Question 2: Will Blackwell ban abortion?
Short answer: He couldn’t if he wanted to.
Choice regarding abortion will remain the law in Ohio even if Ken Blackwell is elected governor. Justice Kennedy is unlikely to reverse undermine his concurrence in Planned Parenthood v. Casey, so Roe v. Wade is likely to remain the law of the land. Not that reversing Roe would be a bad thing, since judicial usurpation of a contentious issue has perforce driven the debate to the margins, with none of the compromise and accessibility of the legislative process. But deciding whom to vote for as governor on the basis of abortion alone is a lot like refusing to fly in an airplane because it might end up in the Sears Tower. Not impossible, just phobic.

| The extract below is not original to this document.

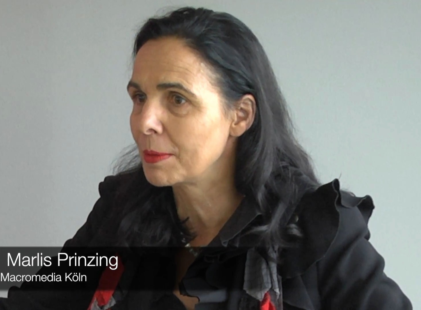 #youchange Welche Kompetenzen vermittelt die Studienrichtung Journalismus (B.A.)? Für welche Berufe qualifizieren sich die Studierenden, welches sind typische Arbeitgeber? Das erläutert Professor Dr. Marlis Prinzing. Sie unterrichtet Journalismus am Campus Köln der Hochschule Macromedia. Weitere Informationen zur Studienrichtung Journalismus (B.A.) finden Sie hier

Nonetheless, it is possible that the legislative and executive branch may be restored to their rightful supremacy in the separation of powers. Pursuant to the “culture of life” and demand for greater responsibility that Ken espouses, Ken advocates prohibiting abortion in all circumstances, even to save the life of the mother. Ken’s views are actually more nuanced than his own statements may indicate, however, since he would countenance medical intervention on behalf of the mother even if it was a certainty that the blastopore, embryo, fetus, or baby, as Ken would call it, would die as the result. Even so, his views contradict even the most restrictive reading of Jewish law regarding the permissibility of abortion, which oppose abortion on demand but may go beyond the exceptions that usually exist (danger to mother’s life, rape, and incest). A Rabbi will take psychological factors into account when deciding if an abortion is permissible or rather required. The danger to the mental health of a girl/woman may make abortion permissible under Jewish Law in limited situations.

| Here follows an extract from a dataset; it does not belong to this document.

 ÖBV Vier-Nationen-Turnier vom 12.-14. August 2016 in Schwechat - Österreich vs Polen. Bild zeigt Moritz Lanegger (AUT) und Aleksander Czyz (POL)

So must a Jew vote against a politician who advocates a policy that would transgress Jewish law? Of course not. No legislative majority shares Ken’s abolitionist views, and in any case any law that actually passed is likely to include an exception based on religious conscience. So voting for Ken does not in any way put a pro-choice Jew at risk of having to choose between halachah and the laws of Ohio. Besides, one policy does not a decision make, and most candidates at some point or other, including many Jewish ones, have advocated policies that transgress Jewish law.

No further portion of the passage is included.